If Smalls’s count is accurate, that means that workers at 10 percent of the company’s roughly 1,000 fulfillment and packing centers are interested in unionizing. Amazon employs around a million workers, primarily in warehouse and delivery jobs, meaning that these union efforts could cover over a hundred thousand workers — a remarkable scope.

Smalls said that he is planning to hold a national call with Amazon employees within the next couple of weeks and will be traveling to facilities to help workers unionize.

The wave came after ALU won the right to represent the over 8,000 workers at the JFK8 warehouse in Staten Island, with a 55 percent vote in favor of unionizing. ALU is currently in the midst of organizing a second warehouse in New York City, LDJ5, where about 1,500 people are employed.

The odds for the newly formed, independent union to win at JFK8 were incredibly slim. ALU’s campaign of bringing food to workers, fundraising for workers in need and connecting with them one-on-one was able to triumph over the multimillion dollar union-busting effort that the company had waged for months.

And still, to Amazon, JFK8’s election isn’t over. In a recently revealed filing, the company charged that the election was unfairly swayed toward the union, and alleged that the union crossed legal boundaries when pro-union workers chimed up during mandatory anti-union meetings and when workers handed out marijuana to those who wanted it. Recreational marijuana is legal in New York state.

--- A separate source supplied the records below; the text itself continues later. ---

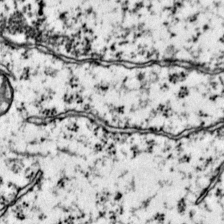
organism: Mouse
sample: Primary visual cortex
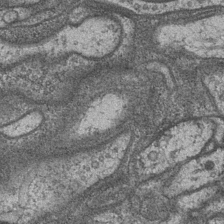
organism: Drosophila
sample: Optic medulla
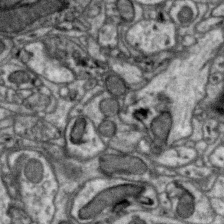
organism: Zebra finch
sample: Brain
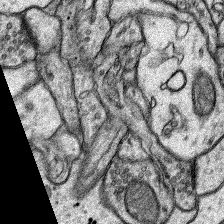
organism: Rat
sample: Hippocampus
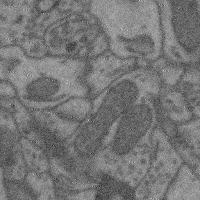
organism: Mouse
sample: Cerebral cortex
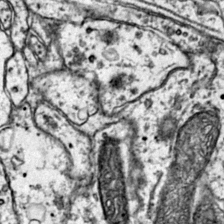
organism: Mouse
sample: Primary visual cortex
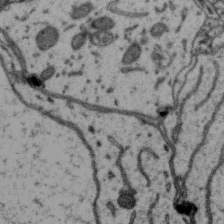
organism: Zebra finch
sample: Brain
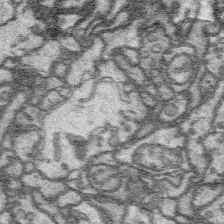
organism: Platynereis dumerilii
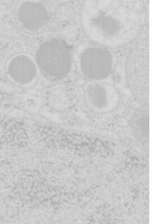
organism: Mouse
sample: Pancreas
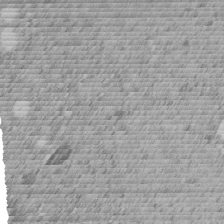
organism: C. elegans
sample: C. elegans embryo early stage
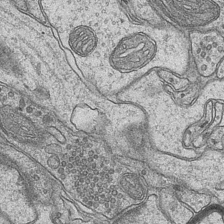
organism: Mouse
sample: CA1 Hippocampus
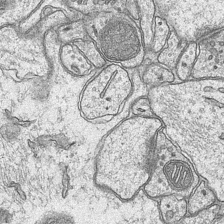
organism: Mouse
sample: CA1 Hippocampus
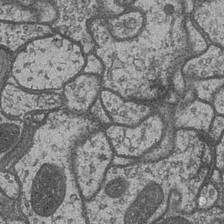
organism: Drosophila
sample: Optic medulla
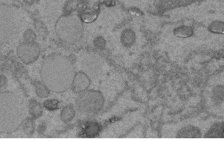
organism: C. elegans
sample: C. elegans embryo early stage
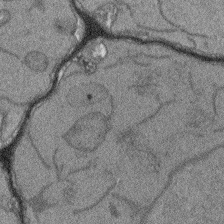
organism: Arabidopsis thaliana
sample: Root tip
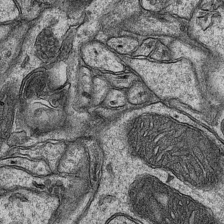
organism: Mouse
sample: CA1 Hippocampus
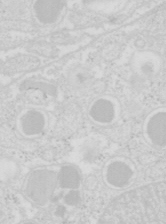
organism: Mouse
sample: Pancreas
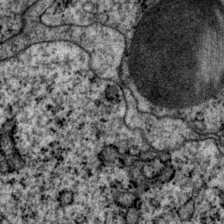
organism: P. pacificus
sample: Pharynx
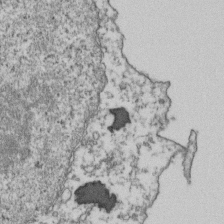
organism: Human
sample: Activated Jurkat CD4+ T cells
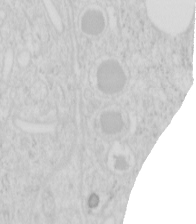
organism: Mouse
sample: Pancreas
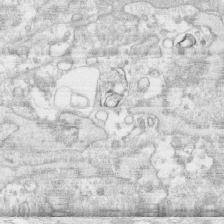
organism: Human
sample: CRL-1474
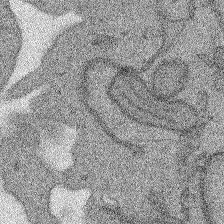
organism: Human
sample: HeLa cells
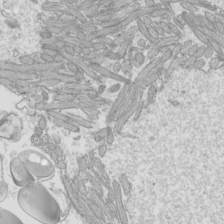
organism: Mouse
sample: Cilia; mouse epididymis
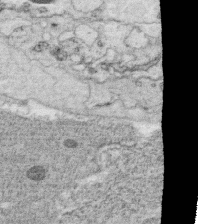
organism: C. elegans
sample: C. elegans oocyte; sperm cells
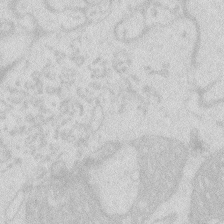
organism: Zebrafish
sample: Macrophage
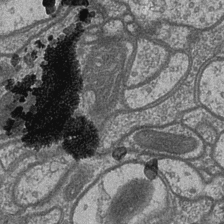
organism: Drosophila
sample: Optic medulla
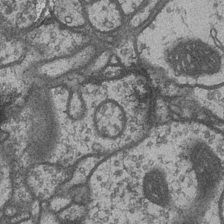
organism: Drosophila
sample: Optic medulla
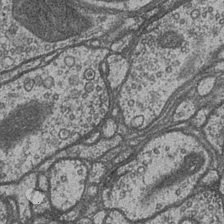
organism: Drosophila
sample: Optic medulla
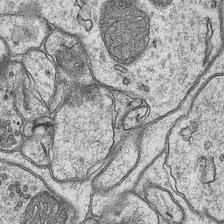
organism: Mouse
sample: CA1 Hippocampus
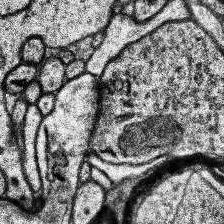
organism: Human
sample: Temporal Lobe
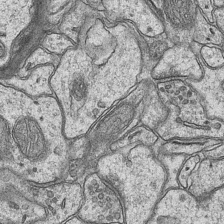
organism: Mouse
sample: CA1 Hippocampus
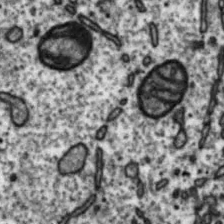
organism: Human
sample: HeLa cells
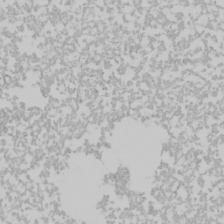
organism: Mouse
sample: Cancer cell death in ED-1 cells
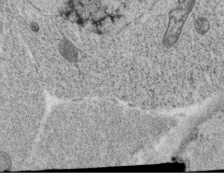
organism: C. elegans
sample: C. elegans oocyte; sperm cells
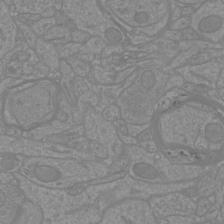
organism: Mouse
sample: Cortical neurons
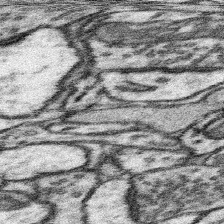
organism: Mouse
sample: Somatosensory cortex neuropil
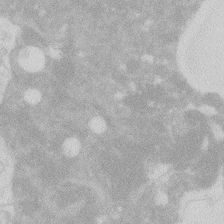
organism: Zebrafish
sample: Macrophage
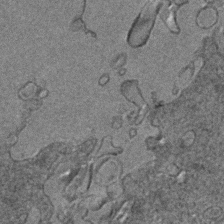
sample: Trachea
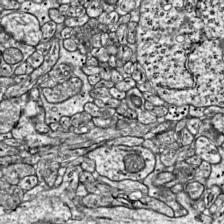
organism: Mouse
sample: Visual Cortex
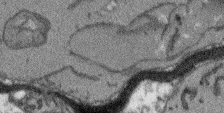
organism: Arabidopsis thaliana
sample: Root tip
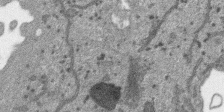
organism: Human
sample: Lung epithelial cells infected with SARS-CoV-2
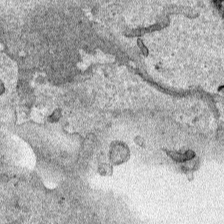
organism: Human
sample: Mitochondria in HCT116 cells
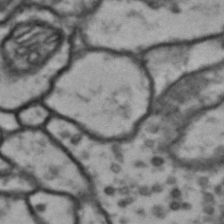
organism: Drosophila
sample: Brain
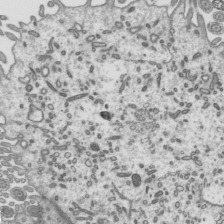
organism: Mouse
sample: Mouse epididymis efferent ductule cilia
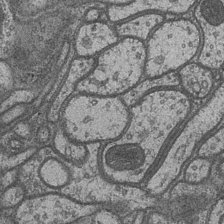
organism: Drosophila
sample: Optic medulla
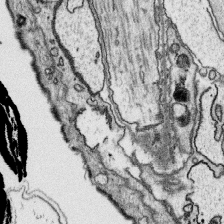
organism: Platynereis dumerilii
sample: Parapodia
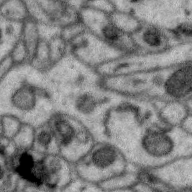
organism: Zebra finch
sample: Brain
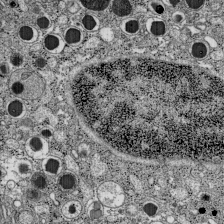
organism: C57BL Mouse
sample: Pancreatic islet
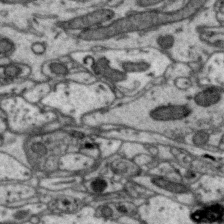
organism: Zebra finch
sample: Brain
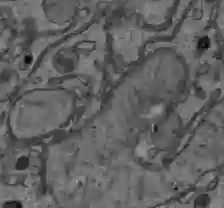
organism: C57BL Mouse
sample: Liver
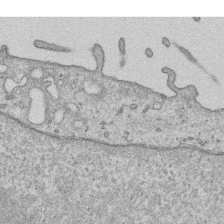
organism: Human
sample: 1205lu cells
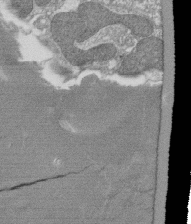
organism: Tetrahymena
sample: Cilia in tetrahymena
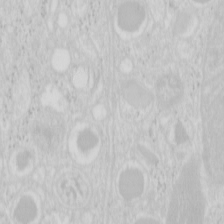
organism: Mouse
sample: Pancreas
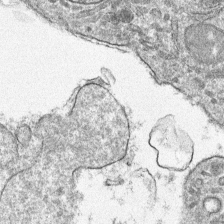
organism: Mouse
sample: Mouse hepatocytes
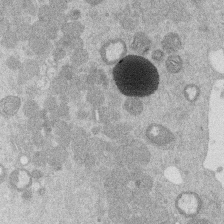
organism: Mouse
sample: Dividing mouse embryo 1 cell stage
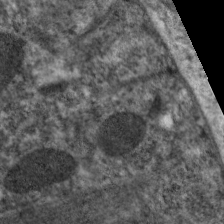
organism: C. elegans
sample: Pharynx
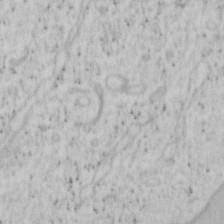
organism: Human
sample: HeLa cells
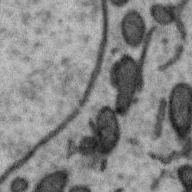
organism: Zebra finch
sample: Brain
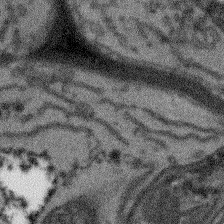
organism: Arabidopsis thaliana
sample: Root tip
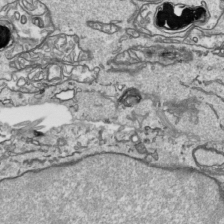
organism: Human
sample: Mitochondria in HCT116 cells

“These objections have no merit, and exist merely as a tactic to stall the certification of our union, suppress a democratic outcome, damage morale, and shake workers’ faith in the NLRB process,” ALU said in a statement. “In these many objections, Amazon makes claims that are either misleading, trivial, or downright false. These claims will be investigated and dismissed, but not before weeks or months of NLRB time and resources are wasted.”

It’s unlikely that Amazon will succeed in getting the election invalidated, as the National Labor Relations Board (NLRB) rarely overturns elections with allegations of wrongdoing on behalf of the union, experts say.

With workers proving that they can successfully organize against the $1.5 trillion company and the movement spreading across the country, ALU has the chance to massively expand in the coming months and years. Last week, Smalls and ALU Vice President Derrick Palmer met with Teamsters President Sean O’Brien to discuss how the powerful labor union can aid ALU as it reaches new heights. Smalls says that the union is planning to provide “informal resources.”

If the union movement catches on within Amazon, it could be a huge boon for the U.S. labor movement at large — which, despite recent successes, has been waning both in numbers and strategically, some labor advocates say. Recent union victories, like those at Amazon and Starbucks, have been led largely by young and college-aged workers; labor organizers say that this could breathe new life into the movement and chart new paths for grassroots organizing.

Union membership currently hovers at around 10 percent and has been declining for decades. Over the past six months, however, petitions for union elections have increased by 57 percent, according to NLRB data. The data corroborates labor advocates’ recent observations that the movement has come back in a major way.